Mali, Nigeria and other parts of West Africa: Security analysts worry that Islamic State-linked groups, along with militants linked to al-Qaeda, may be attempting a novel approach to gain a greater foothold in West Africa. Their new strategy? After deliberately provoking feuds among different ethnic groups, the militants systematically offer to “protect victims of the conflict they’re stoking,” my colleague Danielle Paquette wrote this month.

The footprint of Islamic State-linked groups in Nigeria continues to be so big that it is considered a major security threat in the region.

Libya: Meanwhile, farther to the north, Islamic State-linked militants have wreaked havoc in Libya.

The country’s political instability, the “rampant availability of weaponry” there since the 2011 revolt and “local grievances” were among the factors that have contributed to the Islamic State’s presence in the country, terrorism researcher Inga Kristina Trauthig wrote in a paper for the European Union Agency for Law Enforcement Cooperation, or Europol, earlier this year.

Islamic State militants’ presence in the country has become a particular concern for Western security agencies because of “Libya’s status as a key transit country for migration to Europe,” Trauthig wrote. As a result, the group may be able to “infiltrate the migrant pathways into Europe and exploit this illegal entry point in order to enable radicalised individuals to perpetrate attacks in Europe on its behalf or engage in other subversive activities, such as distribution of propaganda or collection of funds,” she concluded.

Yemen: Whereas the Islamic State has been in retreat in Syria and Iraq, it continues to have a presence in war-torn Yemen.
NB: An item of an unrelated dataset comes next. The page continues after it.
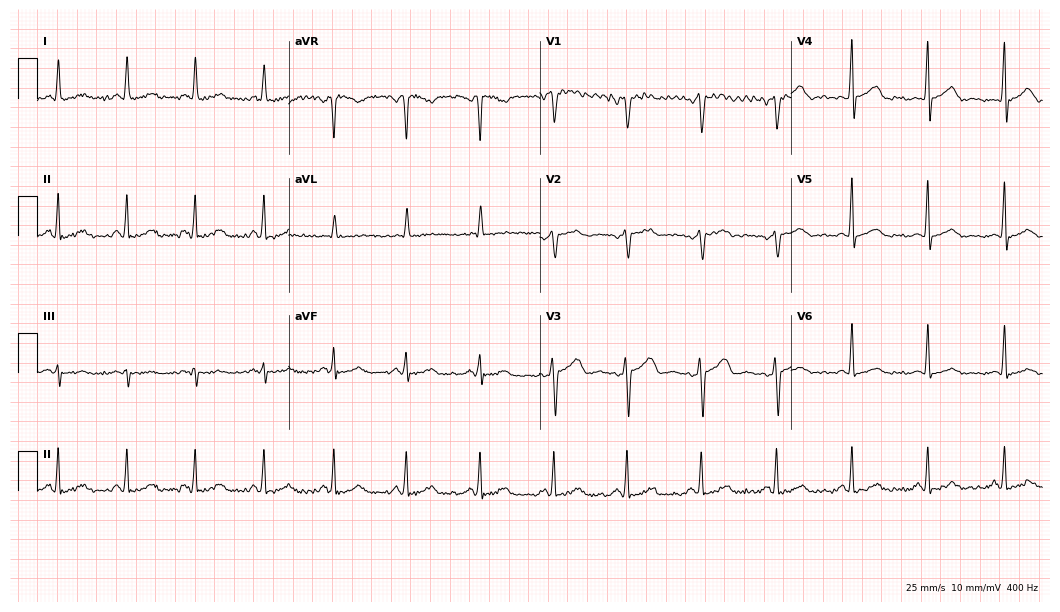
ECG — a 39-year-old female. Labelled as a normal ECG.

Recent strikes appear to have diminished the foothold of the Islamic State and al-Qaeda in the region, but both groups continue to exploit the country’s chaos.
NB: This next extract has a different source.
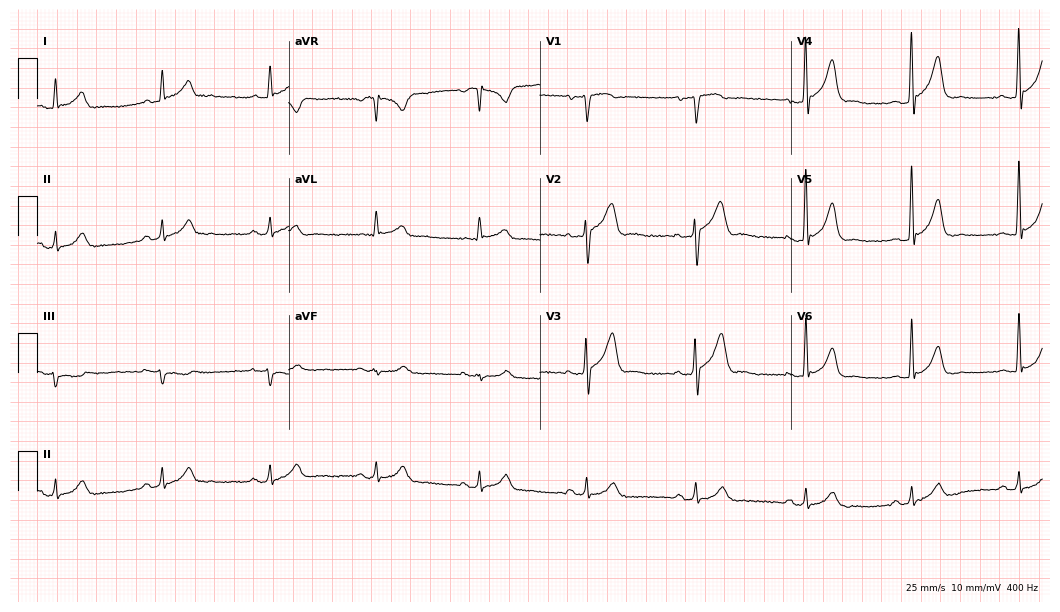
Electrocardiogram (10.2-second recording at 400 Hz), a 61-year-old male. Overall reading on record: normal ECG.

Sympathizers worldwide: The group’s propaganda continues to attract recruits in the West and can still spur former fighters who have returned to their countries of origin into action.

It remains unclear how many former Islamic State fighters escaped Kurdish prisons in northern Syria after President Trump recently announced the withdrawal of U.S. troops from the region.

But European nations fear the escaped fighters — many originally from Western countries — could eventually return to Europe, where courts have often struggled to convict them.

As one of the Western countries hit hardest by Islamic State attacks, France stepped up security in the aftermath of Baghdadi’s death, amid concerns about retaliatory attacks. French authorities, much like their counterparts elsewhere in the world, do not expect the group to go away just because the man who was its public face has been extinguished.